Com esta vitória como ponto de partida, o time conquistou três vitórias consecutivas e retorna ao Ajinomoto Stadium em casa. Assim como o entorno é energizado pelo leste, o desempenho melhorou a cada jogo. Nas últimas temporadas, não foram poucas as palavras negativas e muitas críticas recebidas. Mesmo assim, o jogador com a camisa número 10 provou por si mesmo que é necessário para o azul e vermelho. Sempre considerei os fãs e torcedores como companheiros. Por isso──.
"Não me importo com palavras críticas. Isso também faz parte do futebol, então quero que expressem tudo o que pensam sem problemas.
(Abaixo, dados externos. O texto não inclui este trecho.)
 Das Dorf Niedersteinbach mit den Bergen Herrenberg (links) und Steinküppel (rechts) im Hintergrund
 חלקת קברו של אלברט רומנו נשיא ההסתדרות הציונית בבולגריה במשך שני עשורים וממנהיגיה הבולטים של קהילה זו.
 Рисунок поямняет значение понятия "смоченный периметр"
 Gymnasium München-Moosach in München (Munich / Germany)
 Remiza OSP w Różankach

Pelo contrário, é estranho ser elogiado quando faço uma jogada ruim, e é bom ter várias opiniões diferentes. Não sou influenciado por elas nem um pouco. Fico realmente feliz e grato pelas pessoas que me apoiam. Mas também não me importo com opiniões negativas."
Higashi disse: "Mais do que isso, ultimamente tem sido incrível, não é?" e mudou o assunto para o próximo.
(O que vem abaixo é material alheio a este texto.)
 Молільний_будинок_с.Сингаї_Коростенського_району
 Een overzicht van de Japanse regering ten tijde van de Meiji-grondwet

"Os fãs e torcedores também estão se unindo, não é? O ânimo está alto, e isso é transmitido aos jogadores. É encorajador que eles também apoiem assim nos jogos fora de casa. Todos estão respondendo a isso com jogadas mais intensas. Realmente parece que estamos lutando juntos, e isso é algo muito bom. Originalmente, temos que fazer o que for preciso para ficar em primeiro lugar. Em termos extremos, se houver mesmo que seja 1% de chance de ficar em primeiro, temos que lutar. Cada partida existe para isso. Não há outra opção. A partir daqui, nas partidas restantes, temos que mostrar o que podemos expressar. Independentemente do adversário ou da classificação, todos devem encarar a partida à frente como a mais importante."
O camisa 10 ideal é──. Higashi ainda não conseguiu encontrar essa resposta.
"Mesmo quando usei a camisa 10 nas Olimpíadas de Londres, muitas pessoas me perguntaram, mas, para ser honesto, eu não sei. Eu realmente acho que o número 10 é legal. A imagem de um técnico ou fantasista é forte, mas eu não sou apenas isso; eu luto e fico todo sujo de lama depois dos jogos. Mas, recentemente, eu comecei a achar que esse número 10 todo sujo de lama também é legal. Então, acho que esse tipo de número 10 também é bom. Não sei se estou à altura do ideal das pessoas ao meu redor, mas tento jogar com orgulho e dignidade."
Não importa o quanto eu estivesse prestes a desistir, o orgulho acumulado nas costas com o número 10 sempre me deu coragem de trás para frente. Okuhara, que me apoiou, também disse com os olhos semicerrados: "Agora só tenho confiança no Keigo". É assim, conectando e unindo pessoas como esses dois, que o time provavelmente se fortalece.
"Quando o Okuhara-san me apoiou nos momentos difíceis, pensei que ele tinha um espírito de homem, e realmente achei que ele era uma pessoa confiável. Eu não quero falar nada além da verdade. Porque não faz sentido, mesmo que eu finja ou tente parecer legal. Não é só no futebol, a vida é assim."

Não vivi guiado pelo bem ou mal, lucro ou perda, mas pela beleza e feiura. Lutei e expressei meus sentimentos honestamente, buscando paisagens ainda não vistas. Nas últimas temporadas, meu lado mais masculino tem se tornado cada vez mais evidente.
De fato, só consigo pensar em Keigo HIGASHI, o número 10 azul e vermelho que combina perfeitamente──.